● **What you need to do**: Leaving the pictures aside, return all of the data below exactly.
[Records for the exercise — start]
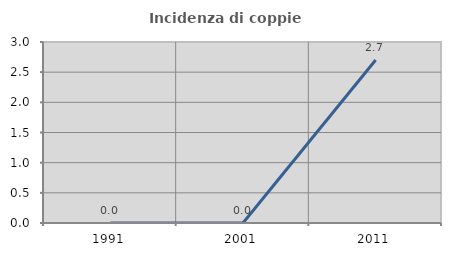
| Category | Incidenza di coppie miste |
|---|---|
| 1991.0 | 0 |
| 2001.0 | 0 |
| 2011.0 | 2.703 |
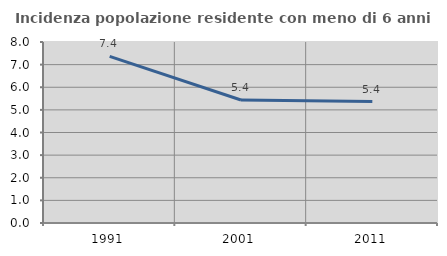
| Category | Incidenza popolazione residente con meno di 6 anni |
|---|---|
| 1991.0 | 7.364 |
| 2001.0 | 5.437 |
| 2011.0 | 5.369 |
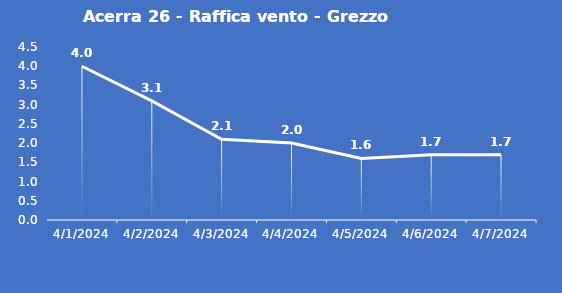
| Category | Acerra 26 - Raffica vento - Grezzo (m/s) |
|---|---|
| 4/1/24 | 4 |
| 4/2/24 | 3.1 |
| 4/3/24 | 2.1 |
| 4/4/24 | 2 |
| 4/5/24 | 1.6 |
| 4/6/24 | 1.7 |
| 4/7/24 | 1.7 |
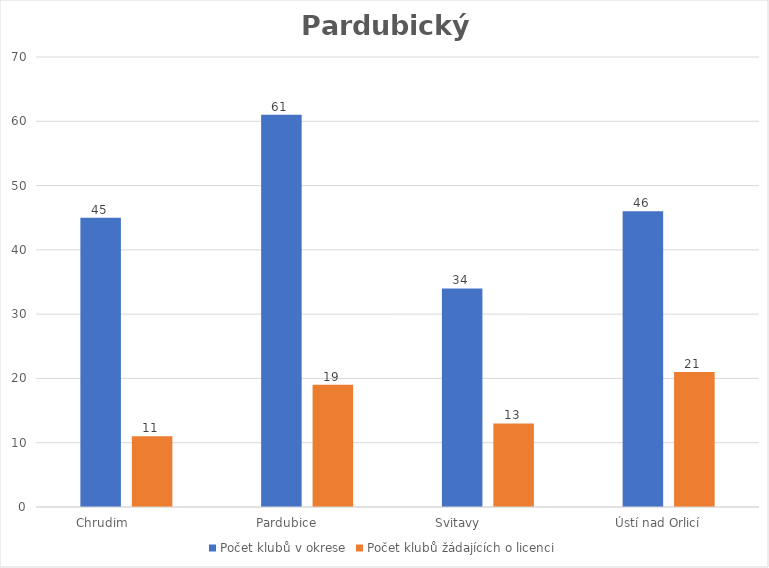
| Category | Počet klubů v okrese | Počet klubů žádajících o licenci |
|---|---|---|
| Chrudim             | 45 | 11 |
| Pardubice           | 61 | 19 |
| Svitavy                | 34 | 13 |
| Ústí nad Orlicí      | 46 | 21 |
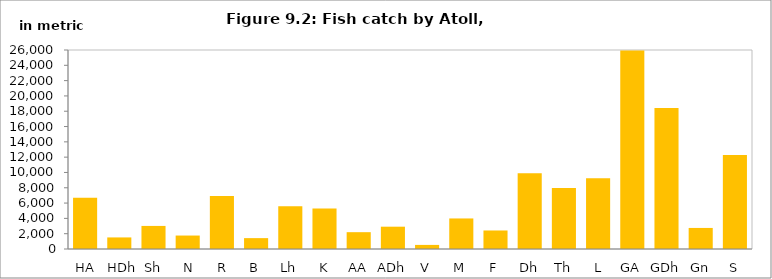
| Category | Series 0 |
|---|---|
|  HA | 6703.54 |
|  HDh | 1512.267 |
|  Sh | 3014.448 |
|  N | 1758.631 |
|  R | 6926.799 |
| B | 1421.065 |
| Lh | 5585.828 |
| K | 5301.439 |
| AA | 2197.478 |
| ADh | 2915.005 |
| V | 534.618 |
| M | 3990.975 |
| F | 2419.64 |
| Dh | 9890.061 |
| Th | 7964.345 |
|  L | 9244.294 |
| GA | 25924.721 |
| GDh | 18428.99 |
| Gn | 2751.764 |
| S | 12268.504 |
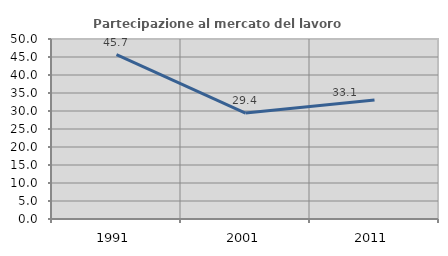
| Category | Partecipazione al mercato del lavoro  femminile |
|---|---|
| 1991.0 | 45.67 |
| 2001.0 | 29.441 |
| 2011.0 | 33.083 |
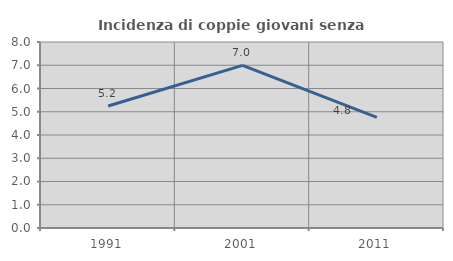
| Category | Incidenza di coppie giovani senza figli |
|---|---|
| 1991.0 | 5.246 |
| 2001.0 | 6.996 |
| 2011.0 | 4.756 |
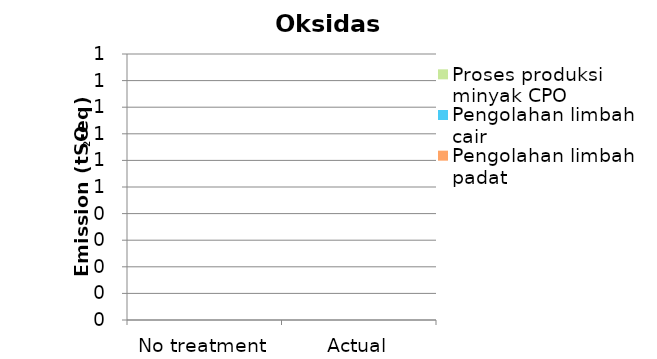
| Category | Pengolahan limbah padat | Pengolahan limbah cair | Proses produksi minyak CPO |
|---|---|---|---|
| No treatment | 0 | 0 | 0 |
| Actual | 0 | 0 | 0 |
[Records for the exercise — finish]
● **The completed task**:
| Category | Incidenza di coppie miste |
|---|---|
| 1991.0 | 0 |
| 2001.0 | 0 |
| 2011.0 | 2.703 |
| Category | Incidenza popolazione residente con meno di 6 anni |
|---|---|
| 1991.0 | 7.364 |
| 2001.0 | 5.437 |
| 2011.0 | 5.369 |
| Category | Acerra 26 - Raffica vento - Grezzo (m/s) |
|---|---|
| 4/1/24 | 4 |
| 4/2/24 | 3.1 |
| 4/3/24 | 2.1 |
| 4/4/24 | 2 |
| 4/5/24 | 1.6 |
| 4/6/24 | 1.7 |
| 4/7/24 | 1.7 |
| Category | Počet klubů v okrese | Počet klubů žádajících o licenci |
|---|---|---|
| Chrudim             | 45 | 11 |
| Pardubice           | 61 | 19 |
| Svitavy                | 34 | 13 |
| Ústí nad Orlicí      | 46 | 21 |
| Category | Series 0 |
|---|---|
|  HA | 6703.54 |
|  HDh | 1512.267 |
|  Sh | 3014.448 |
|  N | 1758.631 |
|  R | 6926.799 |
| B | 1421.065 |
| Lh | 5585.828 |
| K | 5301.439 |
| AA | 2197.478 |
| ADh | 2915.005 |
| V | 534.618 |
| M | 3990.975 |
| F | 2419.64 |
| Dh | 9890.061 |
| Th | 7964.345 |
|  L | 9244.294 |
| GA | 25924.721 |
| GDh | 18428.99 |
| Gn | 2751.764 |
| S | 12268.504 |
| Category | Partecipazione al mercato del lavoro  femminile |
|---|---|
| 1991.0 | 45.67 |
| 2001.0 | 29.441 |
| 2011.0 | 33.083 |
| Category | Incidenza di coppie giovani senza figli |
|---|---|
| 1991.0 | 5.246 |
| 2001.0 | 6.996 |
| 2011.0 | 4.756 |
| Category | Pengolahan limbah padat | Pengolahan limbah cair | Proses produksi minyak CPO |
|---|---|---|---|
| No treatment | 0 | 0 | 0 |
| Actual | 0 | 0 | 0 |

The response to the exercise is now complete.